- The data

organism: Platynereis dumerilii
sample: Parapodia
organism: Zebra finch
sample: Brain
...
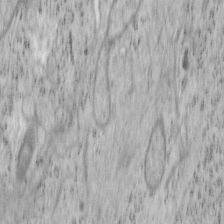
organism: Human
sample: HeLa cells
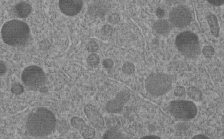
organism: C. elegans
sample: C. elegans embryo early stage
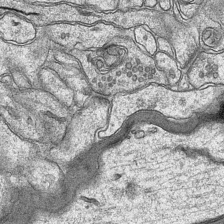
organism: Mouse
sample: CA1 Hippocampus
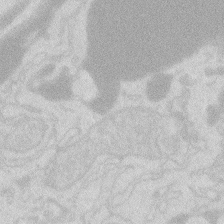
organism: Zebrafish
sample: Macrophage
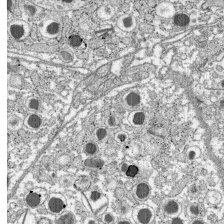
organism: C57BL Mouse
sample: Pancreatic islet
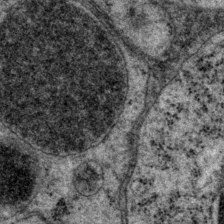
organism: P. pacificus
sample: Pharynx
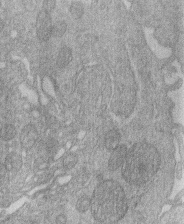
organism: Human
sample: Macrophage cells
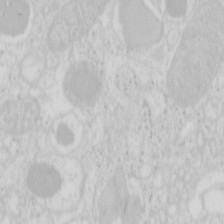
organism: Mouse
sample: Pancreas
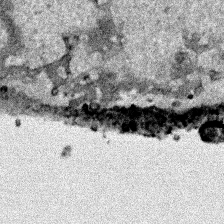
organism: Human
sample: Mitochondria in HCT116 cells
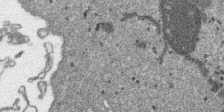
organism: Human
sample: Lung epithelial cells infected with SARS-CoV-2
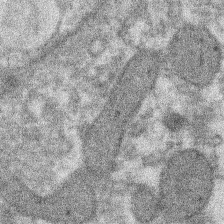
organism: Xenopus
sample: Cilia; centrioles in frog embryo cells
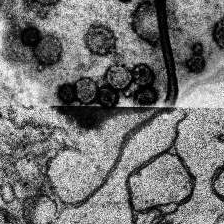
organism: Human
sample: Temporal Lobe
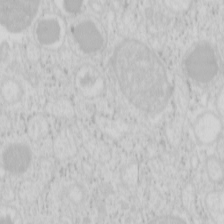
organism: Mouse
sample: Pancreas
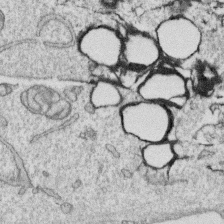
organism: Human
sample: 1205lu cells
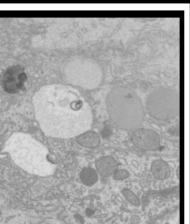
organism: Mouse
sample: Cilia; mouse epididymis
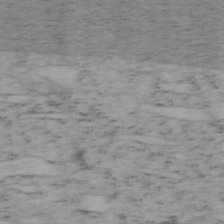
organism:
* * *
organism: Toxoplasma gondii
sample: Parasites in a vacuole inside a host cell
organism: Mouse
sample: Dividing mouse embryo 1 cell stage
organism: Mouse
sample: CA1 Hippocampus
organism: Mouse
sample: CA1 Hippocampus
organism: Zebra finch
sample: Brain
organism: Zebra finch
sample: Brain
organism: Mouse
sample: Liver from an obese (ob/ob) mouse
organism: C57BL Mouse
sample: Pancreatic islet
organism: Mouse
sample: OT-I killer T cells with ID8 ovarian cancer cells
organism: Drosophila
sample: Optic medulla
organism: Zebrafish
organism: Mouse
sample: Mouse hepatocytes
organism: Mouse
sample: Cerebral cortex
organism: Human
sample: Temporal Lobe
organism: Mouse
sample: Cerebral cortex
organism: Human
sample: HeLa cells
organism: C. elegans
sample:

- Task details
From the data above, copy each line where the string "cells" appears.

- Exercise answer
sample: HeLa cells
sample: Macrophage cells
sample: Mitochondria in HCT116 cells
sample: Lung epithelial cells infected with SARS-CoV-2
sample: Cilia; centrioles in frog embryo cells
sample: 1205lu cells
sample: OT-I killer T cells with ID8 ovarian cancer cells
sample: HeLa cells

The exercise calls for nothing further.